Dataset excerpts
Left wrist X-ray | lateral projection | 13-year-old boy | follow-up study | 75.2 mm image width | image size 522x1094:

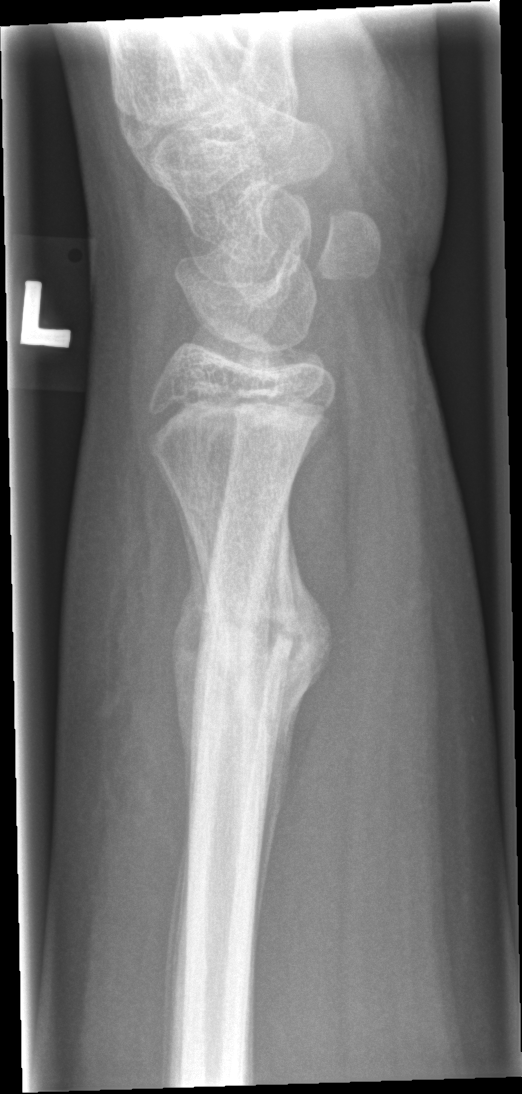

* Coordinates are [x1, y1, x2, y2] in image pixels.
* AO code 23r-M/3.1; 23u-M/2.1.
* Fx — 169 565 330 723.
* Periosteal reaction — 253 489 336 983; 160 449 209 810.
* Soft-tissue swelling — 74 410 195 946.
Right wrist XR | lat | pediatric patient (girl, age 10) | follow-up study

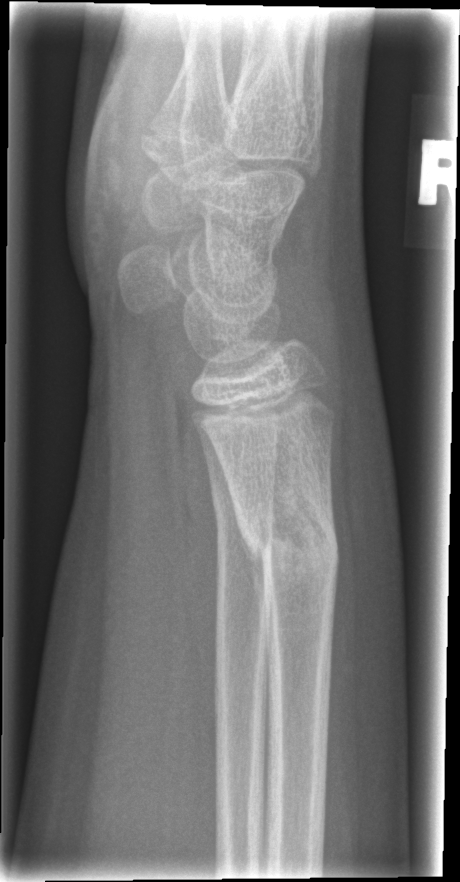 periostealreaction: 236 514 276 676
osteopenia: present
fracture: 240 515 343 583 | 208 486 299 532
ao: 23-M/2.1
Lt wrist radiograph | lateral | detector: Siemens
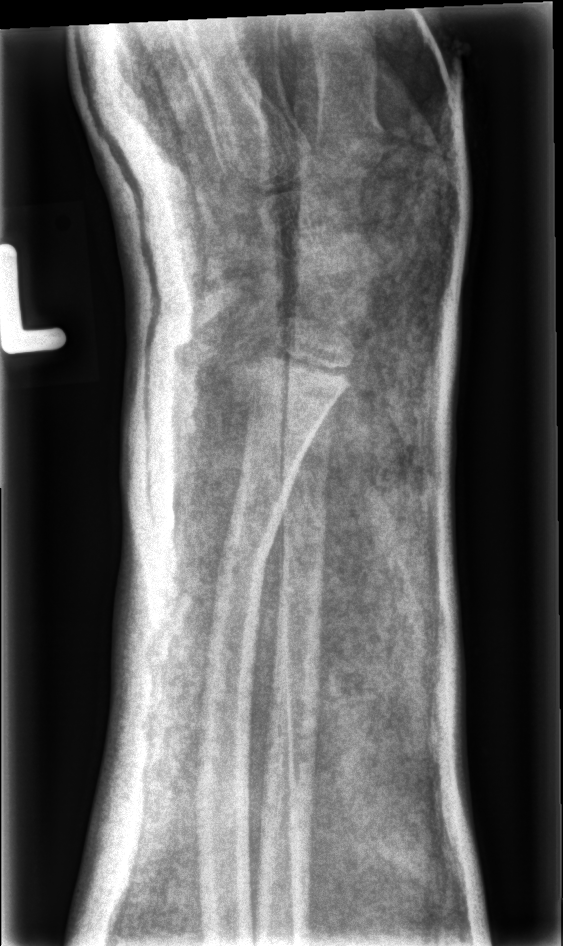
Fracture — 215,513,279,577.
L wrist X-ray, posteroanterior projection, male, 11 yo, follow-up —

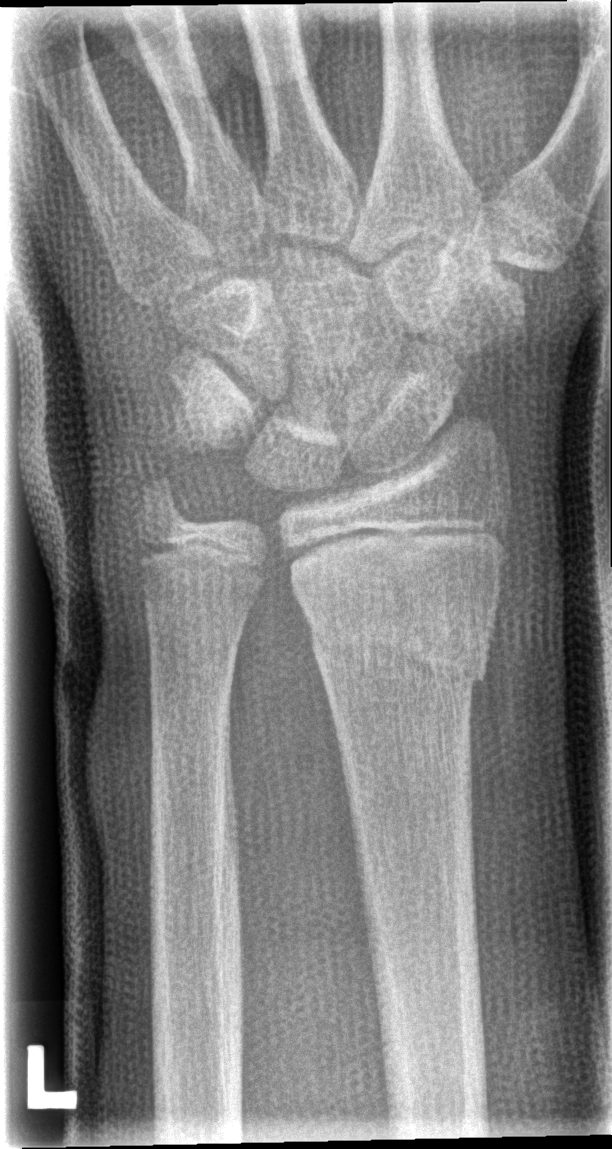
- AO code 23r-M/3.1.
- Fx identified at [x1=303, y1=604, x2=493, y2=701].
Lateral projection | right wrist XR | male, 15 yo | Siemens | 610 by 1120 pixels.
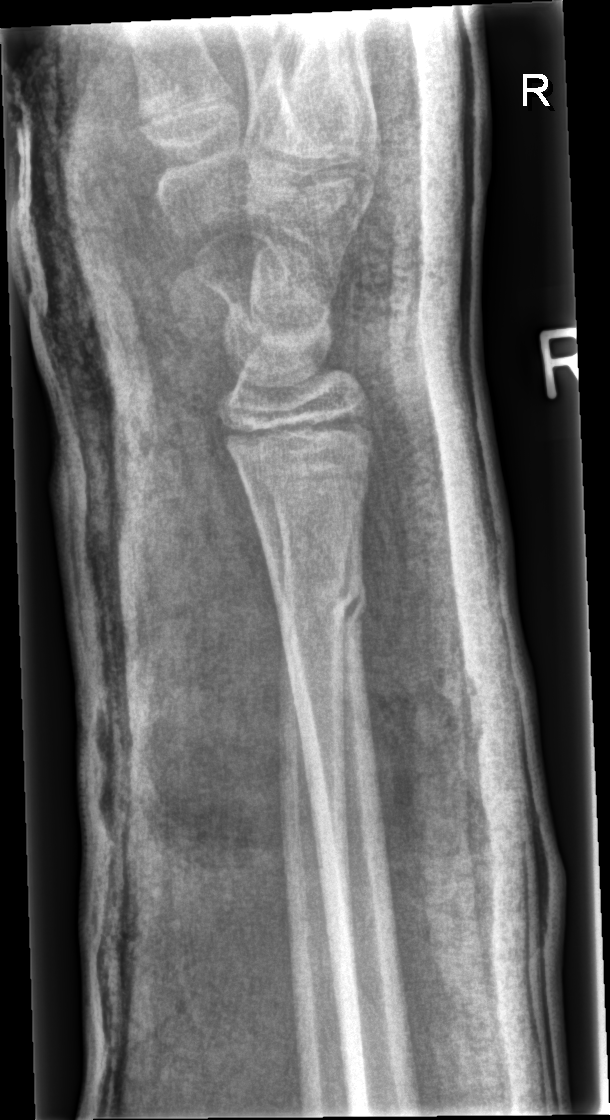

Findings: Fx: 264,557,370,635.

Required work:
Go line by line through the data and copy any that contain "follow".

Solution:
Left wrist X-ray | lateral projection | 13-year-old boy | follow-up study | 75.2 mm image width | image size 522x1094:
Right wrist XR | lat | pediatric patient (girl, age 10) | follow-up study
L wrist X-ray, posteroanterior projection, male, 11 yo, follow-up —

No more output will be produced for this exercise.